Silence fell for a while, until another question stirred in his mind.

"What about communication? Wouldn't it help if I could stay in touch with the allies I made during the tutorial phase?"

Lucia's answer was immediate.

"That would be harder than you think."

Ashen shot her a look. Another rule from the stubborn old men in charge?

But Lucia read his expression easily.

"This time it's not about pride, it's about feasibility." She gestured vaguely around them. "Seravelle's environment is so saturated with energy that electronic, radio, or any kind of communication waves simply... die."

"That's... too bad." Ashen's mood plummeted like a stone in dark water. 'Guess I'll have to find another way to get in touch with Seraphine and Braun…'

Their conversation was cut short as jagged silhouettes rose on the horizon. Walls so massive they seemed to drag the sky down with them.

They had arrived at Ashbastion.

Ashen turned to the carriage window, and the first thing that caught his eye was the earth. Scarred. Cracked. Blackened like the bruised knuckles of some dying god gripping the bastion.

As the carriage approached, the walls came into full view.

They towered above all; smeared with soot, stained with ancient blood, and weathered by war. 

The air itself seemed heavy, thick with the acrid scent of burning pitch as they crossed the bridge over a stagnant moat.

Ashen cast a glance down.

All he saw were bones.

Massive, bleached remnants of beasts long since slain — their skeletal remains left to rot beneath the shadow of the walls they'd failed to breach.

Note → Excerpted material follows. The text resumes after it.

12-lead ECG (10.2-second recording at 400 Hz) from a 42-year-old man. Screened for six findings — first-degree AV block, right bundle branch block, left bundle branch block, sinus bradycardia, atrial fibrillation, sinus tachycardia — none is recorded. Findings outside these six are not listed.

When the carriage passed through the colossal gate, the heart of the Citadel unfolded before him.

Wounded soldiers trudged along the main road, their bandages brown with dried blood. 

Armorers hammered dents from battered breastplates and shattered blades, their rhythm slow, grim, like a funeral drum beating for the fallen.

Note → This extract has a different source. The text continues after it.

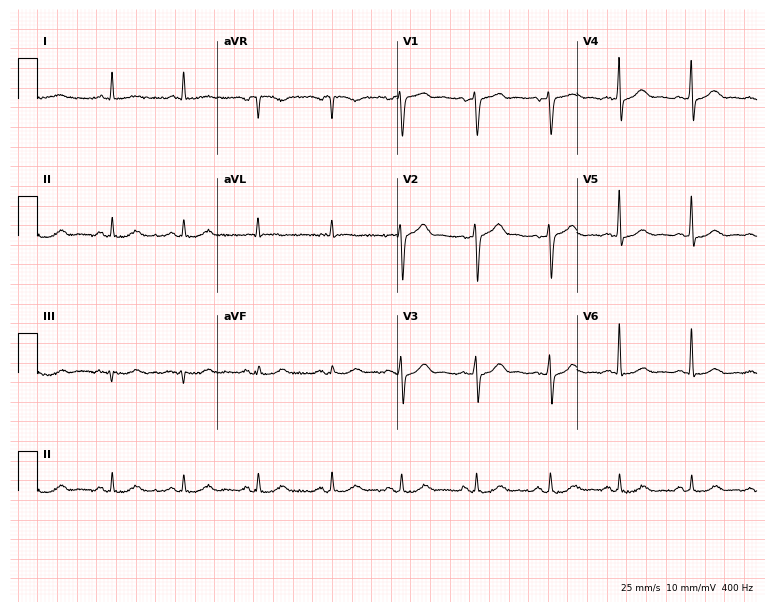
12-lead ECG (7.3-second recording at 400 Hz) from a male patient, 64 years old. Screened for six findings — first-degree AV block, right bundle branch block, left bundle branch block, sinus bradycardia, atrial fibrillation, sinus tachycardia — none is recorded.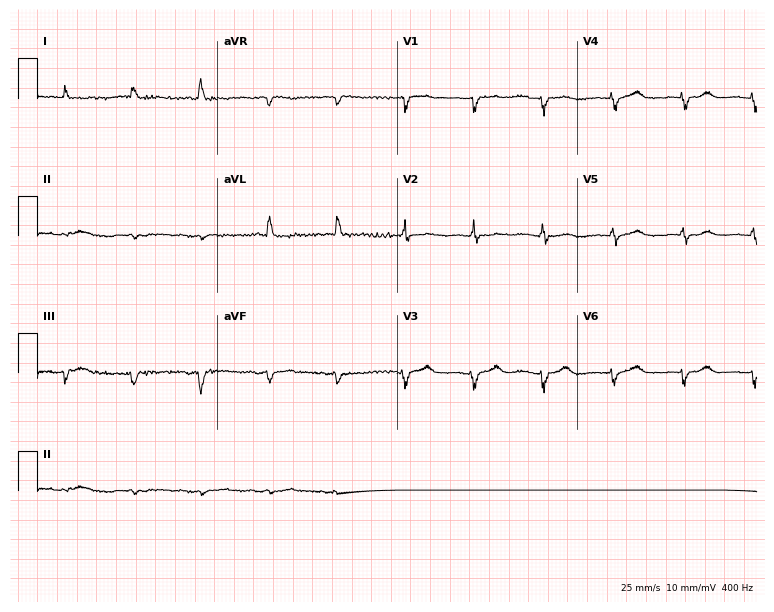
ECG — a woman, 85 years old. Screened for six findings — first-degree AV block, right bundle branch block, left bundle branch block, sinus bradycardia, atrial fibrillation, sinus tachycardia — none is recorded. Findings outside these six are not listed.

Everything bore the scars of endless sieges.

Buildings stood shattered. Towers bore deep, cleaving wounds. Scorch marks clawed across stone like ancient battle cries frozen in time.

Banners hung in tatters, their colors long since bleached by sun and rain. The only standard that flew fresh was the banner of a clenched fist, dyed deep crimson with black-edged borders, flapping from the highest spire like a bloody taunt.

Yet for all its ruin, The Ashbastion endured.

It endured stubbornly… defiantly, as if its bones would hold long after its flesh was gone.

Ashen felt the weight of his decision settle in his chest. The grandness of the Citadel wasn't in its splendor, but in its survival.

This place didn't stand tall.

It clung to life.

No matter how hard the world gnawed at it.